The non-dichotomous nature of knowledge and our changing view of the ethics of randomised trials

Many evidence-based clinical standards were derived from trials of treatments that were otherwise freely and widely available in non-trial practice. A recent systematic review of the ethics of trials11 shows that until recently, the morality of this form of human experimentation was based on the “uncertainty principle”. Of course, “uncertainty” compared with “certainty” provides a very permissive paradigm within which to randomise patients—only very articulate patients on hearing that their doctor is “uncertain”, are likely to reply as follows: “Yes, but how uncertain are you?” or (better still) “what is your best prior guess about the effectiveness of treatment?” or (best of all) “what is your prior probability distribution?”. A patient who has a sense of her doctor's “prior” (or who having looked into the subject, has developed her own “prior”), is in the best position to bring her values into play and determine which of the alternative treatments will maximise her expected utility. To develop this argument a step further, if she cannot say which treatment she prefers—then the alternatives provide the same expected utilities—she is, in decision analytic language, “indifferent” between them and in the ethics literature she would be referred to as being in “equipoise”.6

This topic is discussed in much more detail elsewhere,11but here we merely point out corollaries that contradict the prevailing wisdom. It is widely believed that small trials are unethical “in their use of subjects”.12 They may be poor value for resources—assuming that these resources are transferable—but given equipoise they are not unethical in their use of subjects. As some patients who participate in clinical trials may include an element of altruism in their construction of equipoise, it is important that the scientific value of such studies is not “over sold”, but given the rise of meta-analysis, it is much more realistic to think of a given trial as a contribution to the world's knowledge on a subject, rather than a one stop elevator to the truth, shorn of any need for replication or extension.

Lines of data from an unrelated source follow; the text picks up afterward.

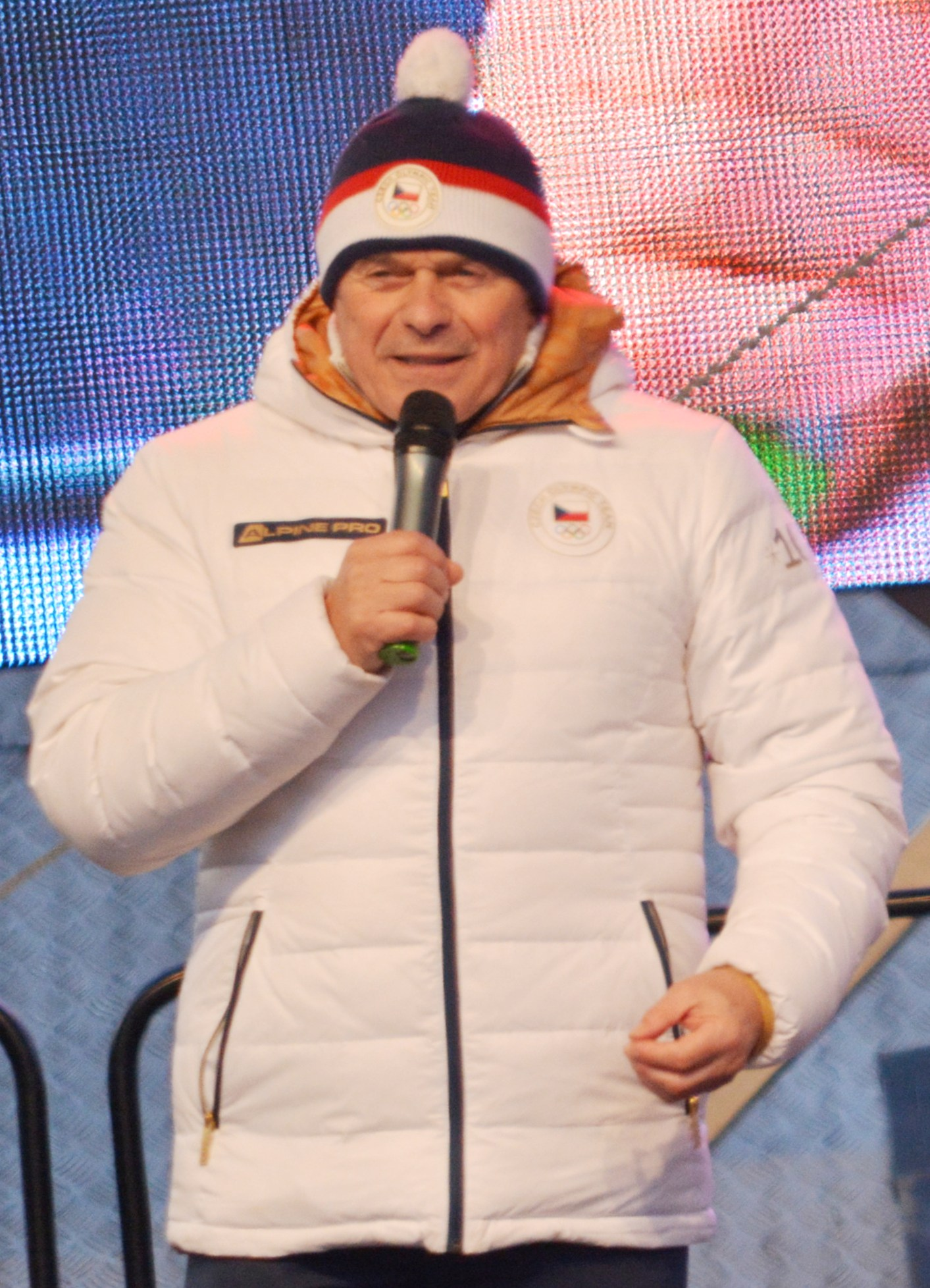 Petr Novák, bývalý československý rychlobruslař a trenér rychlobruslařského NOVIS Teamu
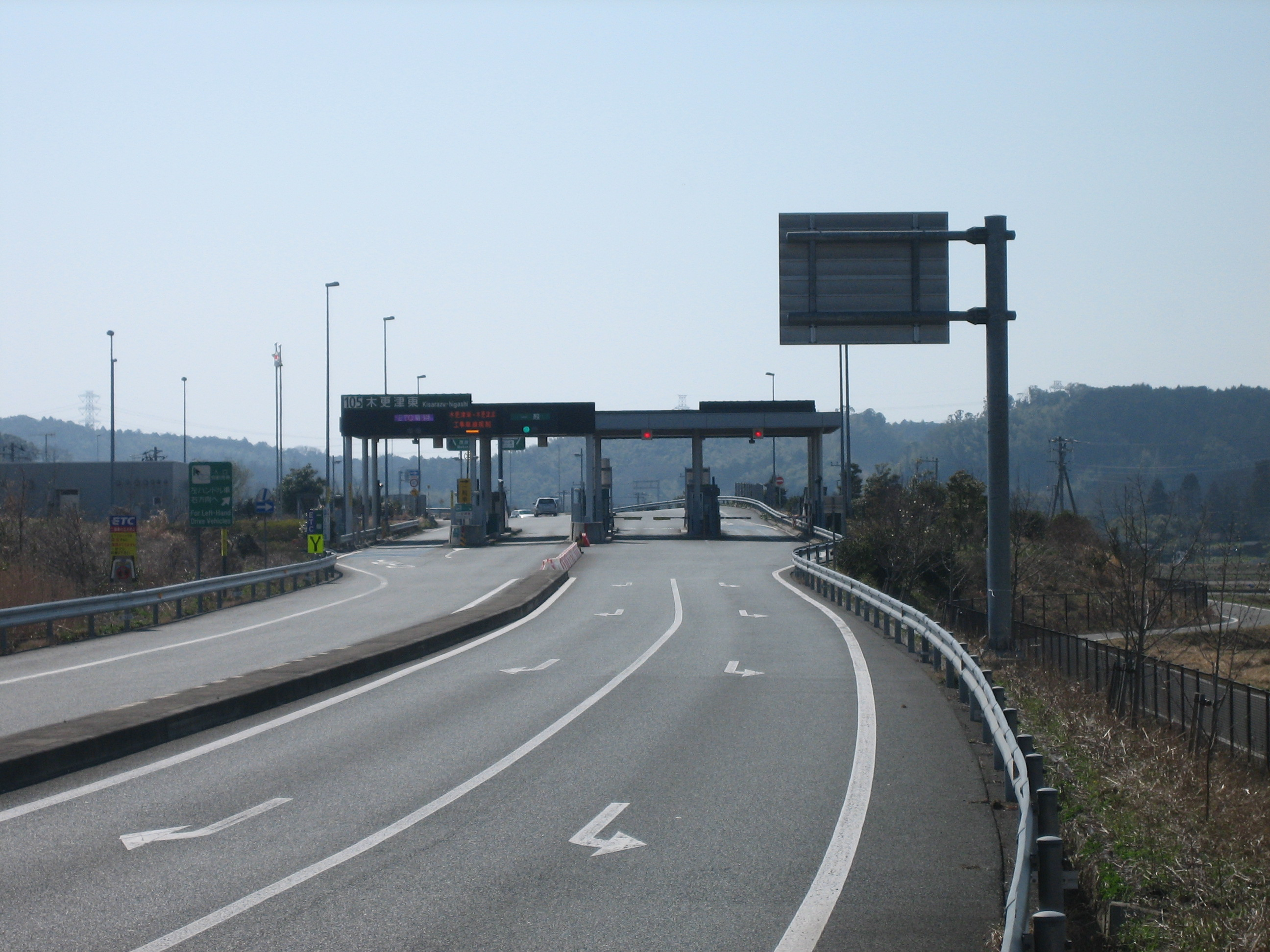 首都圏中央連絡自動車道木更津東インターチェンジ
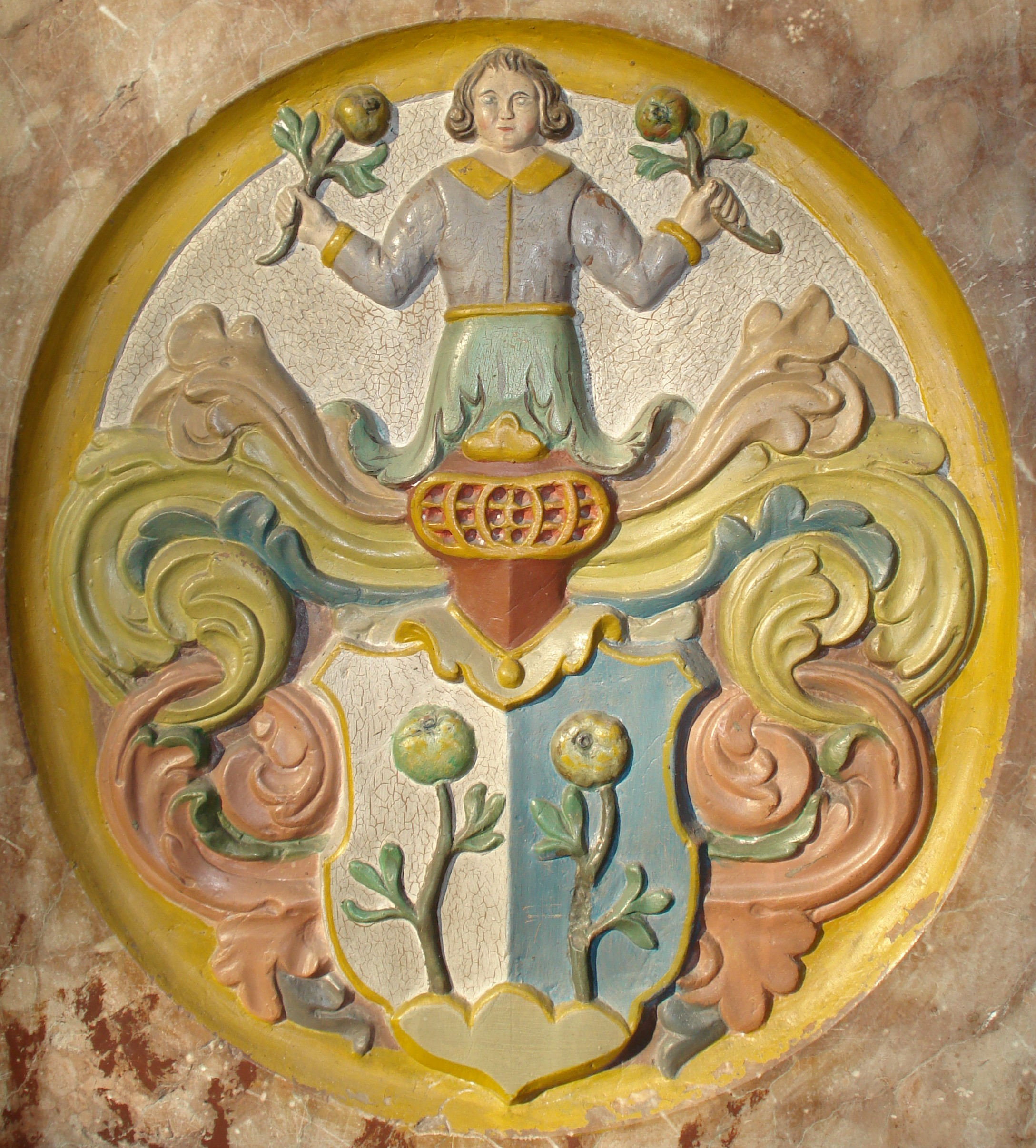 Wappen der Patrizierfamilie Holzapfel in einem Epitaph in der Kirche St. Nikolaus in Kleinkötz
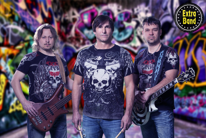 Extra Band
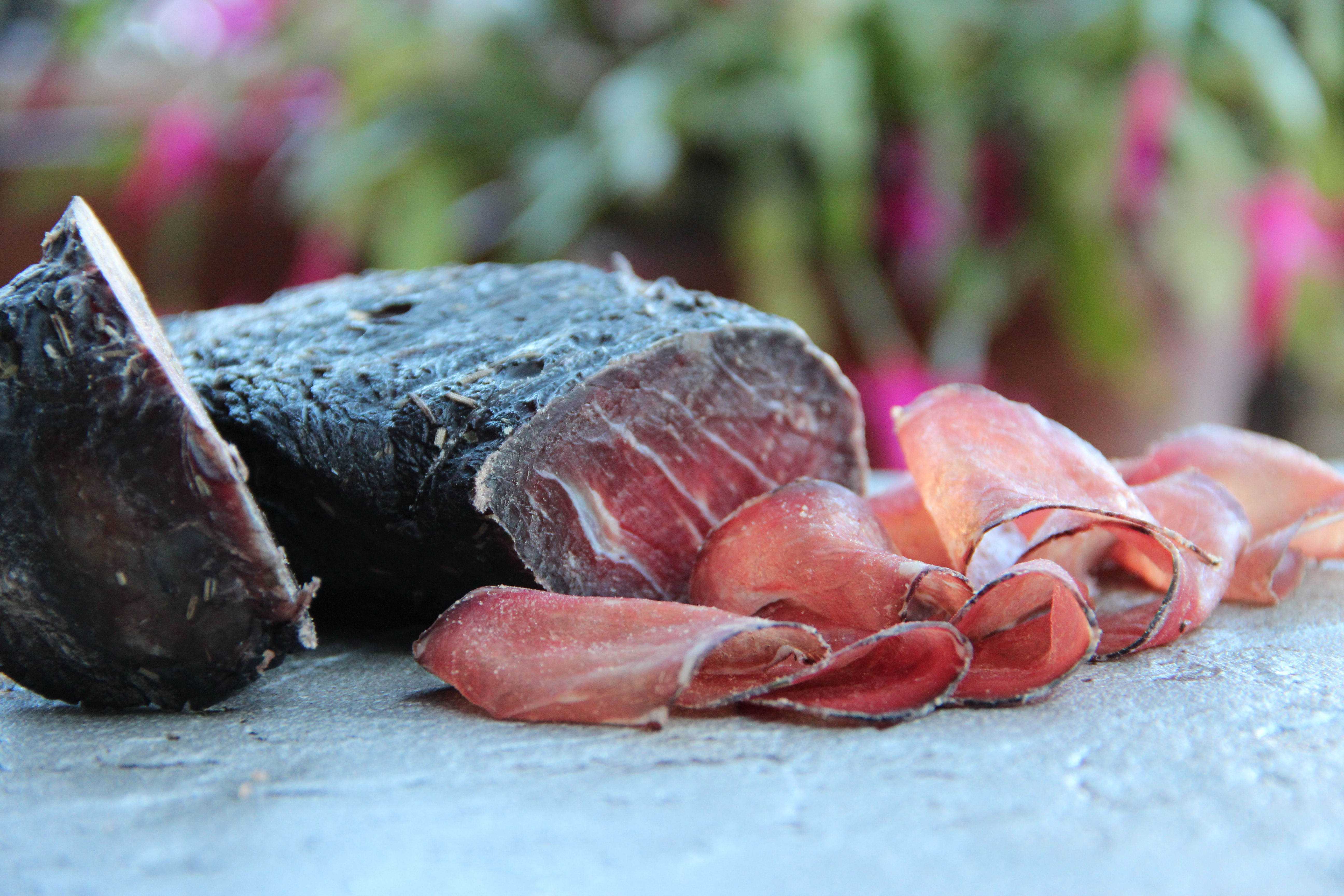 Trockenfleisch
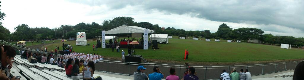 Pre-inauguración de los Juegos Mundiales de 2013 en la Universidad del Valle.
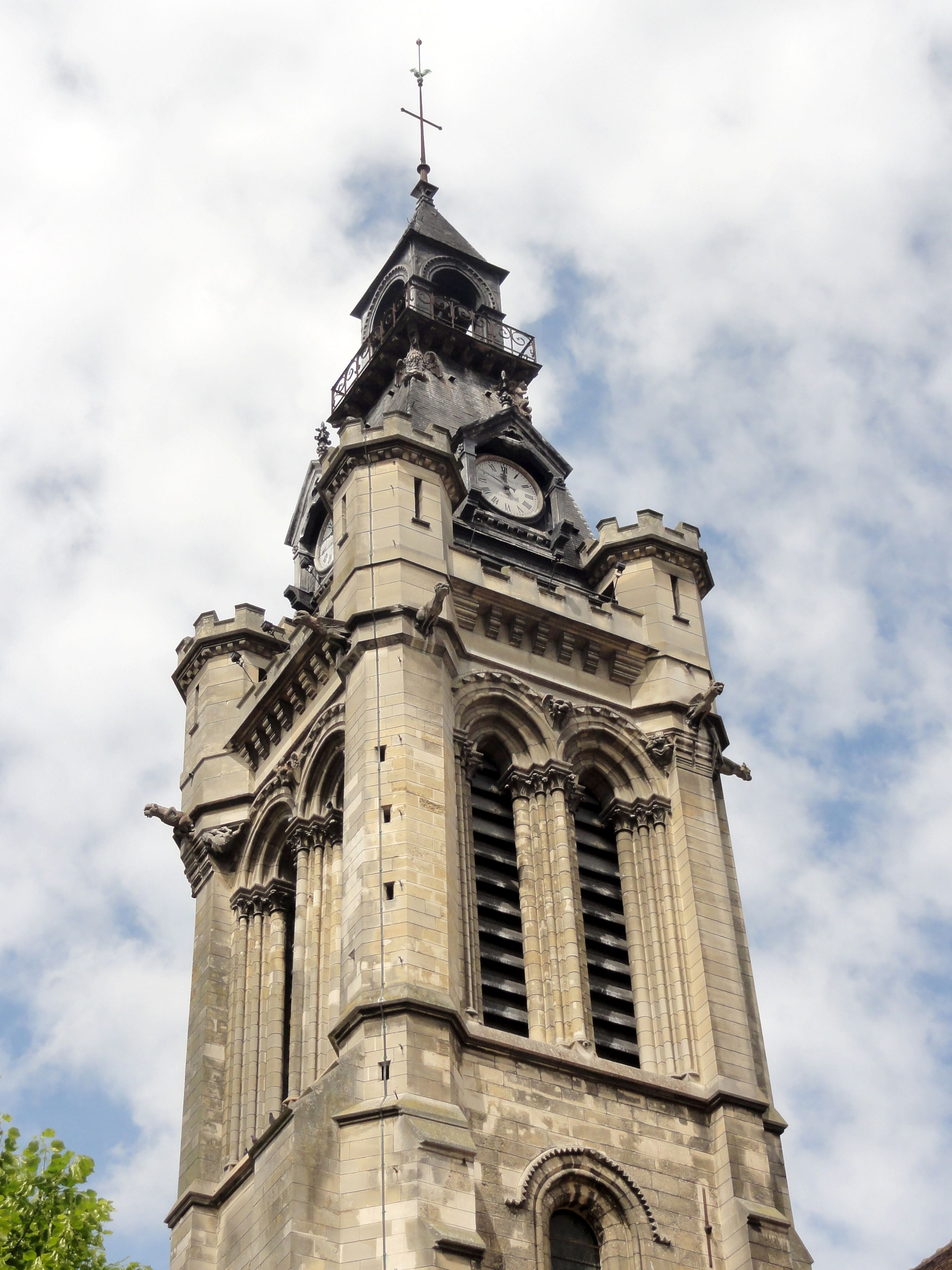 Clocher, vue depuis le sud-est.

More fundamentally, the requirement that patients should be “indifferent” between treatment outcomes (not just that clinicians should be “uncertain” about treatment effects) is likely to result in slower recruitment to trials than has generally been typical hitherto. If this is so, then we may simply have to put up with slower recruitment to clinical trials in the future, and rely increasingly on other sources of evidence (even if less epistemologically sound), such as clinically rich databases. A recent report from the NHS Methodology Programme suggests, reassuringly, that the results of studies based on such databases do not always differ wildly from those of RCTs, and where they do there is often a rational explanation.13 The problem to be solved is predicting accurately the size and direction of biases in database studies, so they can be reliably subtracted. Although, as scientists, we appreciate the clarity of definitive clinical trials, we also think it is necessary to prepare for a time when trials might lose (for ethical and cost reasons) their late 20th century status as the dominant methodological paradigm for applied clinical research.

Inconclusive study results

Electronic fetal monitoring was introduced in the late 1960s and in the 1970s a number of small clinical trials were done involving a few hundred women each. These were obviously inconclusive, so a very famous study—The Dublin Randomised Trial of Foetal Monitoring—was established, involving no less than 12 000 women. The result, showing no statistically significant difference in stillbirth rates (between the monitored and unmonitored groups), was seized upon by the natural childbirth movement who castigated obstetricians for continuing to use this form of screening. What few realised was that although lots of women were randomised, only five stillbirths occurred among the group as a whole, and hence the trial provides little information: it was “under-powered”. Traditional statistical interpretations were simply unhelpful for decision makers, as least as far as stillbirth was concerned. However, the above trial did confirm that fewer babies in the monitored group had postnatal convulsions (of the type associated with hypoxia), and the introduction of fetal monitoring in developed countries was accompanied by a sharp reduction in intrapartum stillbirth.

On the basis of these indirect data, a “prior” centred on a reduction of, say, 50% in the risk of intrapartum stillbirth might have been constructed before the trial, with very low probabilities ascribed to an increase in stillbirth from fetal monitoring.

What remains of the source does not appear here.